Katma Değer Vergisi Uygulaması:
Bilindiği üzere Katma Değer Vergisi (KDV) Kanunu’nun 10/a maddesinde, mal teslimi ve hizmet ifası hallerinde, malın teslimi veya hizmetin yapılması ile; 10/b maddesinde ise malın tesliminden veya hizmetin yapılmasından önce fatura veya benzeri belgeler verilmesi hallerinde, bu belgelerde gösterilen miktarla sınırlı olmak üzere fatura veya benzeri belgelerin düzenlenmesi ile vergiyi doğuran olayın meydana geldiği; 24/c maddesinde vade farkı, fiyat farkı, prim gibi çeşitli gelirler ile servis ve benzer adlar altında sağlanan her türlü menfaat, hizmet ve değerlerin matraha dahil olduğu; 26. maddesinde ise, bedelin döviz ile hesaplanması halinde, dövizin vergiyi doğuran olayın meydana geldiği andaki cari kur üzerinden Türk parasına çevrileceği hükme bağlanmıştır.
Yukarıda da ifade edildiği üzere taahhüde dayanan işlerde vergiyi doğuran olay, düzenlenen hakediş raporlarının ihale makamınca onaylandığı anda meydana gelmekte olup, bedelin döviz cinsinden belirlenmesi halinde işleme ait faturanın, döviz bedeli Türk Lirasına çevrilmek suretiyle bulunacak tutar üzerinden KDV hesaplanarak düzenlenmesi; döviz tutarının Türk Lirasına çevrilmesinde ise söz konusu hakediş raporlarının ihale makamınca onaylandığı tarihteki Merkez Bankası döviz alış kurunun esas alınması gerekmektedir.
105 Seri No.lu KDV Genel Tebliğinin "2.Kur Farkları" başlıklı bölümünde;
"Bedelin döviz cinsinden veya dövize endekslenerek ifade edildiği işlemlerde, bedelin kısmen veya tamamen vergiyi doğuran olayın vuku bulduğu tarihten sonra ödenmesi halinde, satıcı lehine ortaya çıkan kur farkı esas itibariyle vade farkı mahiyetinde olduğundan, matrahın bir unsuru olarak vergilendirilmesi gerekmektedir.
Buna göre, teslim veya hizmetin yapıldığı tarih ile bedelin tahsil edildiği tarih arasında ortaya çıkan lehte kur farkı için satıcı tarafından fatura düzenlenmek ve faturada gösterilen kur farkına, teslim veya hizmetin yapıldığı tarihte bu işlemler için geçerli oran uygulanmak suretiyle KDV hesaplanacaktır.
..."
açıklamalarına yer verilmiştir.
Buna göre, hizmet bedelinin döviz cinsinden belirlenip, ödemenin vergiyi doğuran olayın meydana geldiği tarihten sonra yapılması halinde ödeme tarihi ile vergiyi doğuran olayın meydana geldiği tarih arasında ortaya çıkan vade farkı mahiyetindeki kur farkları katma değer vergisine tabi bulunmaktadır.
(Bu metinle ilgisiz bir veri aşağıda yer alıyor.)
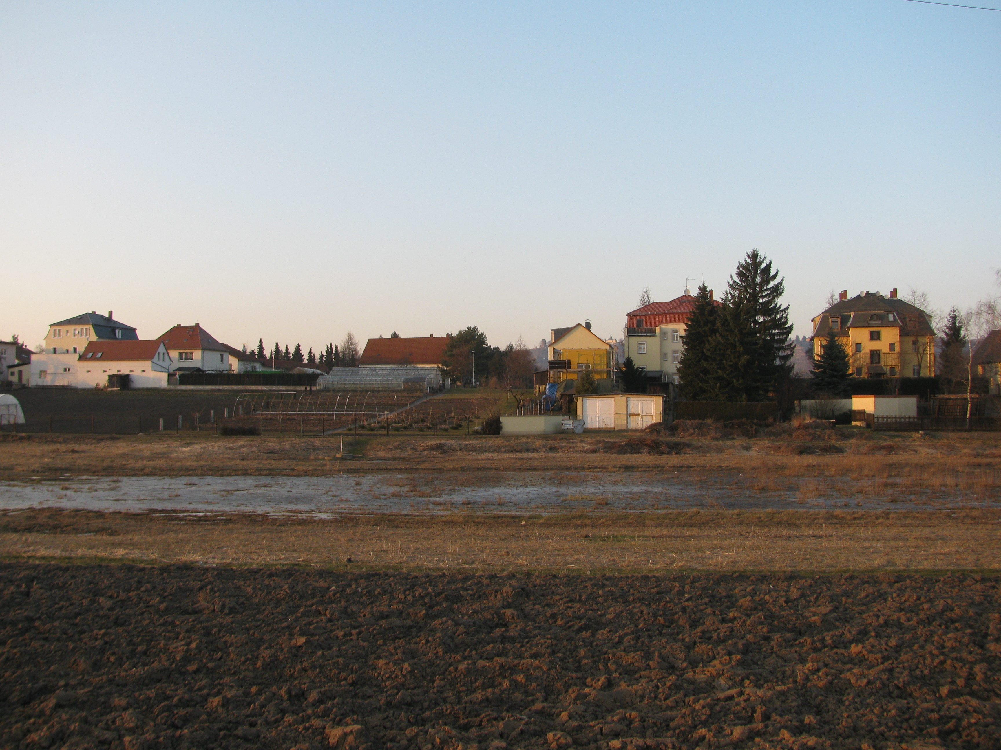 Staunasse Flächen in den Seewiesen Radebeul, im Hintergrund die Lößnitzhöhen mit Spitzhaus und Bismarckturm
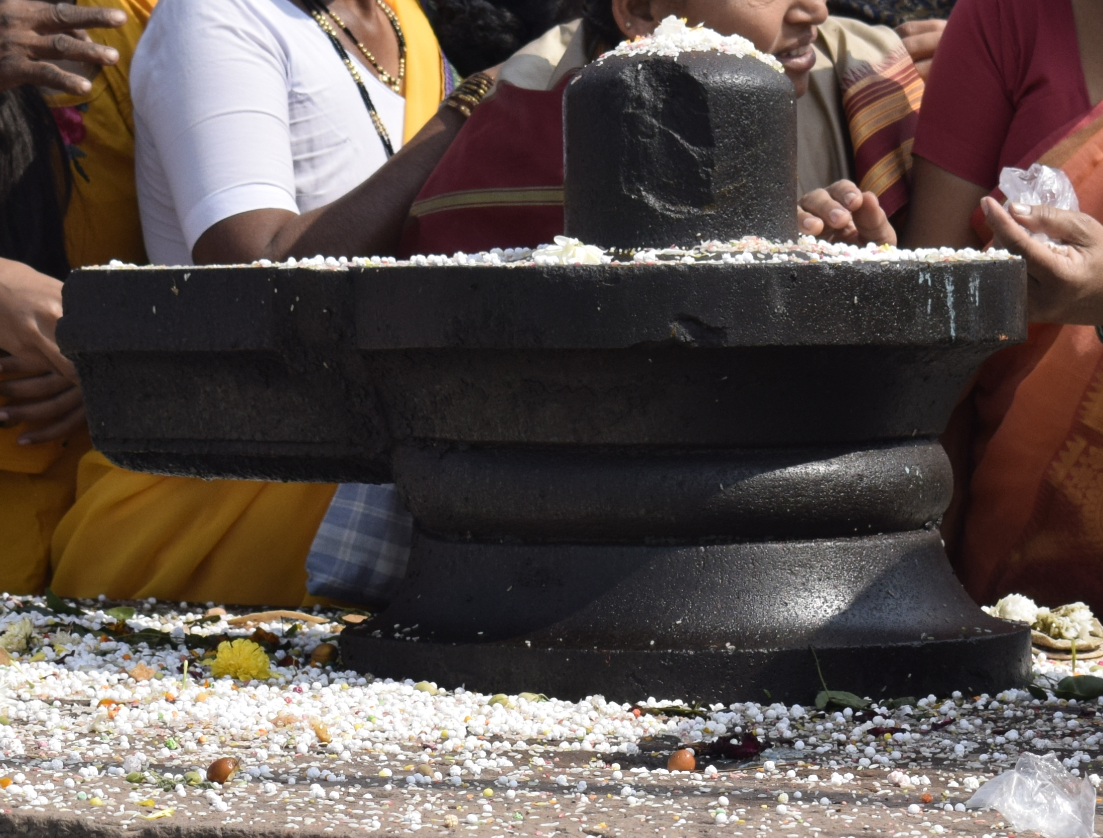 श्री ज्योतीश्वर लिंग

Bu durumda, kur farkının KDV dahil işlem bedeli üzerinden hesaplanması halinde kur farkı tutarı üzerinden iç yüzde yoluyla, kur farkının KDV hariç bedel üzerinden hesaplanması halinde ise kur farkı tutarı üzerinden ayrıca KDV hesaplanıp beyan edilecektir.
 
Saygılarımızla,
 
Erdal SÖNMEZ   &   Bülent ERSAN
SİNERJİ Denetim Danışmanlık
ve Yeminli Mali Müşavirlik Ltd. Şti.